欢乐时光
1989年冬天对我来说是个充满欢乐与希望的冬天。11月的西雅图雪花满天,这样寒冷的天气,外面的水管都实冻住了,我们只好从屋里抬水出去给农场上的牛、马和鸡喝。不过,比较起来,大雪带给我们的乐趣更多。我们可以打雪仗,追寻山狗的足迹,还可能在突然静寂下来的山林里漫步。我丈夫马克带着两个孩子在牧场西边的小山上滑雪橇。我已经怀孕8个月了,也忍不住从山顶上滑下去几次。在快滑到底的时候,我故意从雪橇上滚下来,把自己埋在深深的雪里挣扎。当7岁的布兰迪和3岁的莎拉提心吊胆地围过来时,我哈哈大笑起来。
婴儿在一个阴天降生了,我们给他取名叫丹尼尔。布兰迪和莎拉争先恐后地抢着抱这个小弟弟,并唱歌给他听。布兰迪常常将熟睡的小弟弟横放在大腿上,一眼不眨地瞧着他,一抱就是两三个小时。丹尼尔醒着的时候,莎拉小心地抚摸着他柔软的红头发,布兰迪则拉着他的两只小手,轻轻地打着拍子。在哥哥和姐姐的爱抚下,出生只几个星期,丹尼尔就会笑了,而且笑得非常开心。
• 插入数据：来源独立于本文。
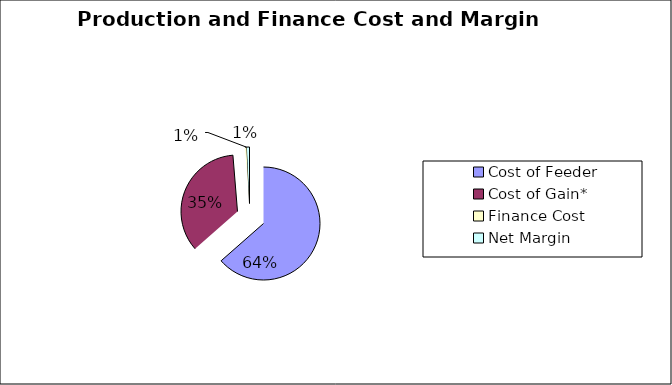
| Category | $/Head |
|---|---|
| Cost of Feeder | 1240 |
| Cost of Gain*  | 687.01 |
| Finance Cost | 10.838 |
| Net Margin | 14.394 |

伴着暴雨和狂风,喧闹的春天来临了。每到周末,我和孩子们就趴在窗口,看着马克费力地驾着机器犁花园里半湿的枯草地。当太阳冲出云端,我们就冲出房间,和马克一起拾掇土地。丹尼尔躺在车里,我们逐个弯下腰,在他粉红的脸上印上一个吻。他怕痒似的咯咯笑起来。
像他的哥哥姐姐一样,丹尼尔也是个夜猫子。夜里,听到丹尼尔的哭声,马克只得不情愿地哼哼着爬起来,将丹尼尔抱到我身边。丹尼尔总得兴奋好一阵子,直到唧唧咕咕发表完演讲才肯继续入睡。马克是个医生,经常间断的睡眠加上工作紧张使他筋疲力尽。很多次,他蜷缩着身子躺在布兰迪的床上睡着了,而丹尼尔则占据了他的位置,躺在我们的大床上。
我也是个医生,我不能放弃工作。不久,我开始上班了。我和马克都上班的时候,3个孩子就待在巷尾他们的外婆家。布兰迪和莎拉看着小弟弟,与外公外婆一起分享丹尼尔带给他们的快乐。
噩梦降临
西雅图的夏季阴晴难料。6月13日是布兰迪的8岁生日。拂晓时分,空气阴冷潮湿。丹尼尔闹了大半宿,这阵子刚刚静下来。他已经快六个月大了,所以晚上他哭的时候我们一再一次次赶到他的房间去哄他,有的时候就任他哭一会儿。丹尼尔是早晨4点钟止住哭声的。怕惊醒他,起床后,我蹑手蹑脚走出屋子。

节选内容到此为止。